Frameworks of risk for living donors can include descriptive experience among donors, within-donor subgroup comparisons, and comparisons of donor experience to non-donors (general population or selected) (15). The current study was explicitly designed as a within-donor comparison, and while the design does not quantify the impact of donation itself, there are potential applications of the findings for predonation counseling and postdonation follow-up. In 2013, OPTN/United Network for Organ Sharing (UNOS) implemented a Policy for the Informed Consent of living donors in the U.S. that defines minimum standards for disclosure of possible short- and long-term risks of donation applicable to all donors (36). Because African Americans are not well represented in large single center cohort studies performed to date (6-9), data from these published cohorts may not generalize to African American donors. Our findings support use of race-stratified outcomes information when available in counseling African American potential donors. Our results also reinforce the need for regular follow-up and access to healthcare for all donors, so that any health conditions that develop over time can be recognized and managed early. Gibney et al found that, overall, 18% of living donors in a recent U.S. sample lacked insurance at donation, and insurance access varied demographically, such that 30-40% of young, African American male donors were uninsured (37). Further, followup reporting deficiencies by centers are greater in the groups most likely to lack insurance (5). Donors in our study sample had private insurance during observation, and it is possible that racial disparities in post-donation health outcomes are greater among uninsured donors.

Regarding donor selection, some clinical practice guidelines have recommended more stringent selection criteria for African American potential donors, such as with regard to predonation blood pressure (38, 39). The stringency of donor selection has inherent tensions with the high need for donated organs in the African American population. Compared with Caucasian ESRD patients, African American patients with ESRD have lower access to transplantation including live donor transplants (40, 41). African American transplant candidates are less likely to identify potential living donors, and their potential living donors are less likely to donate for reasons including medical exclusions (42). Race alone should not be used to discourage evaluation for living donation. By identifying and excluding persons with overt predonation comorbidities, donor selection and screening practices have demonstrated value in reducing ESRD rates below rates in the unselected general population across racial groups (11, 12). However, to minimize preventable risk, novel approaches to risk stratifying African American living donors should be pursued.

Limitations of the current study include factors related to the sample and outcome measures.

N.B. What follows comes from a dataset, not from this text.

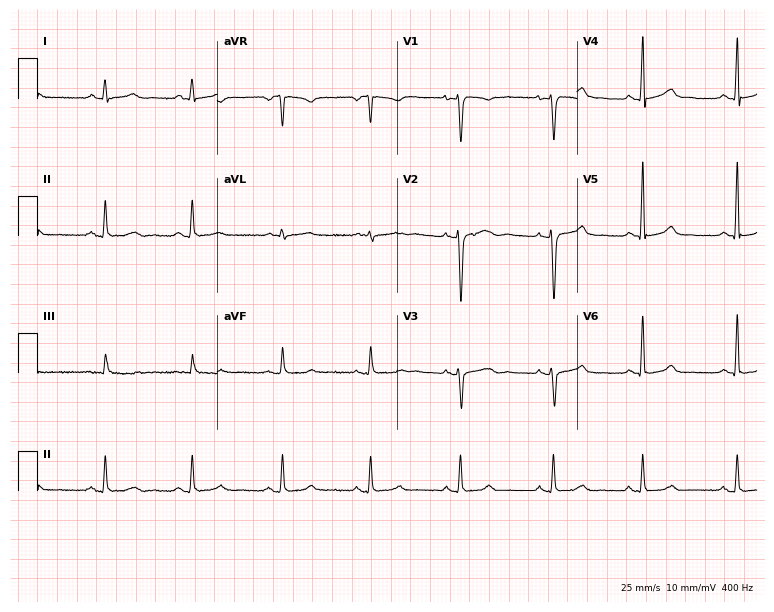
ECG (7.3-second recording at 400 Hz) — a 37-year-old female patient. Labelled as a normal ECG.

The sample represents privately-insured donors, and findings may not generalize to uninsured living donors or those receiving care under other insurance systems. However, we believe that the most likely direction of bias from exclusion of uninsured/under-insured donors would be an underestimation of medical complications in non-Caucasian donors, as lack of health insurance has been shown to be more common among African American donors (37). Predonation benefits were captured for only a minority of the donors (7.7%), and thus, information on predonation diagnoses was not adequate for inclusion. Due to the nature of OPTN collection of baseline donor data, we also lacked baseline information on clinical parameters such as body mass index sufficient for inclusion. Donors related to their recipient by definition have a family history of ESRD, but we lacked family history information for persons donating to unrelated recipients.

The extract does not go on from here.